Der Teufelskreis der Aufrechterhaltung
Zusätzlich spielen psychische Faktoren auch in der Aufrechterhaltung von Tinnitus eine enorme Rolle. So kann sich die Wahrnehmung des Ohrensausens selbst verstärken, wenn es von der betroffenen Person mit viel negativer Bewertung und Aufmerksamkeit bedacht wird.
Wichtig: Begibt man sich in Behandlung, so erkennt man ihre Qualität daran, dass von Anfang an auch psychische Ursachen in Betracht gezogen werden. Der Tinnitus ist eine Erkrankung, die viele Ursachen haben kann, die z.T. auch miteinander verknüpft sind. Das macht die Erkrankung sehr komplex und sollte von Fachkräften von Beginn an berücksichtigt werden.
Eins vorweg: Sie sind dem Tinnitus nicht hilflos ausgeliefert.
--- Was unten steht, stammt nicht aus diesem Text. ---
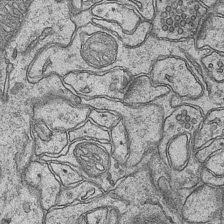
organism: Mouse
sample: CA1 Hippocampus
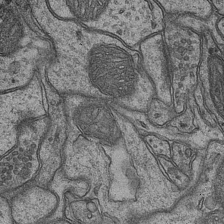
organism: Mouse
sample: CA1 Hippocampus
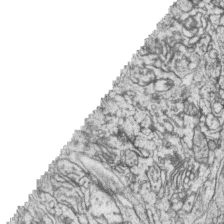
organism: Zebrafish
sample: synaptic ribbons in rod cells and cone cells
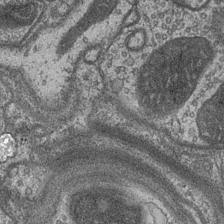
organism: Drosophila
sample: Optic medulla
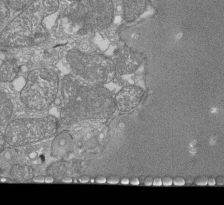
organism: Tetrahymena
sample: Cilia in tetrahymena
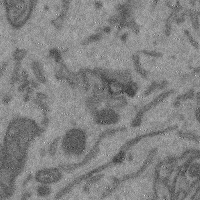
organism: Mouse
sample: Cerebral cortex
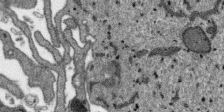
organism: Human
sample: Lung epithelial cells, uninfected (mock) control
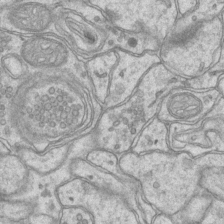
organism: Mouse
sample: CA1 Hippocampus
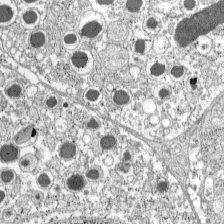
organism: C57BL Mouse
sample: Pancreatic islet
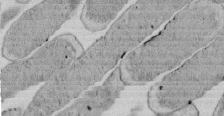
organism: E. coli
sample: Bacterial nucleoid
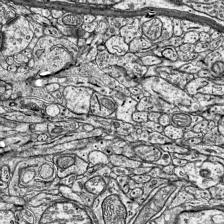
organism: Mouse
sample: Visual Cortex
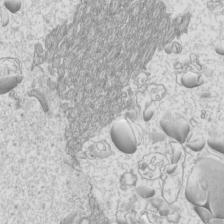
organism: Mouse
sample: Cilia; mouse epididymis
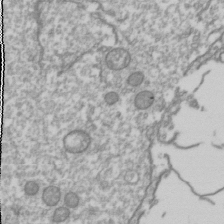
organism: Drosophila
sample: Cell division; meiosis; drosophila spermatocytes
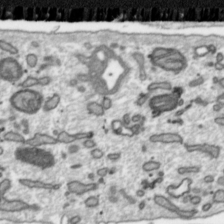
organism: Toxoplasma gondii
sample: Parasites in a vacuole inside a host cell
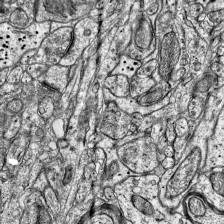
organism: Mouse
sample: Visual Cortex
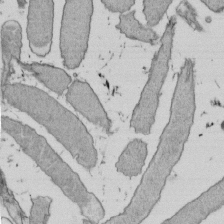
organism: E. coli
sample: Bacterial nucleoid
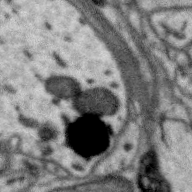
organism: Zebra finch
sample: Brain
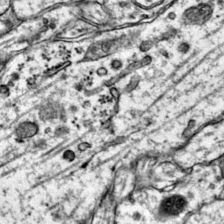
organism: Mouse
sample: Primary visual cortex
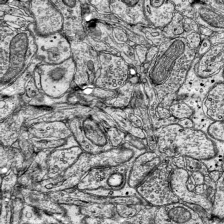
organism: Mouse
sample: Visual Cortex

Es gibt mittlerweile viele Kliniken und ambulante Therapeuten, die sich auf die Behandlung von psychischen Folgen und Ursachen spezialisiert haben. Folgende Therapiemethoden werden häufig angewandt:
• Entspannungsverfahren: den allgemeinen Stress und die Belastung durch den Tinnitus reduzieren
• kognitive Umstrukturierung: negative Bewertung des Ohrgeräuschs verändern und negative Gedanken reduzieren
• Akzeptanz: den Tinnitus akzeptieren und ihn nicht mehr in den Fokus rücken lassen
• Gesprächspsychotherapie: belastende Themen im Leben ansprechen und nach Lösungswegen suchen
• Sporttherapie: Stressabbau durch Bewegung
• Hörtherapie: experimentieren, welche Geräusche den störenden Tinnitus möglicherweise verdecken können (noise-cancelling)
• Biofeedback: die eigene Stressreaktion besser einschätzen können
• Psychoedukation: in Hinblick auf Schlafhygiene, Umgang mit Belastung etc.
• medikamentöse Unterstützung: wenn sich im Verlauf oder bereits im Vorfeld eine psychische Störung zeigt, werden ggf. Medikamente unterstützend verschrieben
Eine weitere Methode ist das sog. „Reframing“, die auch hier den Abschluss bilden soll. Reframing bedeutet, Ereignissen oder Empfindungen einen anderen Rahmen zu geben und sie so umzudeuten. Im Fall eines Tinnitus wäre es eine Idee, ihn nicht mehr als „störende, nervige und leidbringende“ Erfahrung zu betiteln, sondern als „Signal des Körpers, besser auf sich selbst zu achten“. Vielleicht hilft Ihnen dieser kleine Tipp ja, die Behandlung in Angriff zu nehmen oder sich für die weitere Behandlung zu motivieren.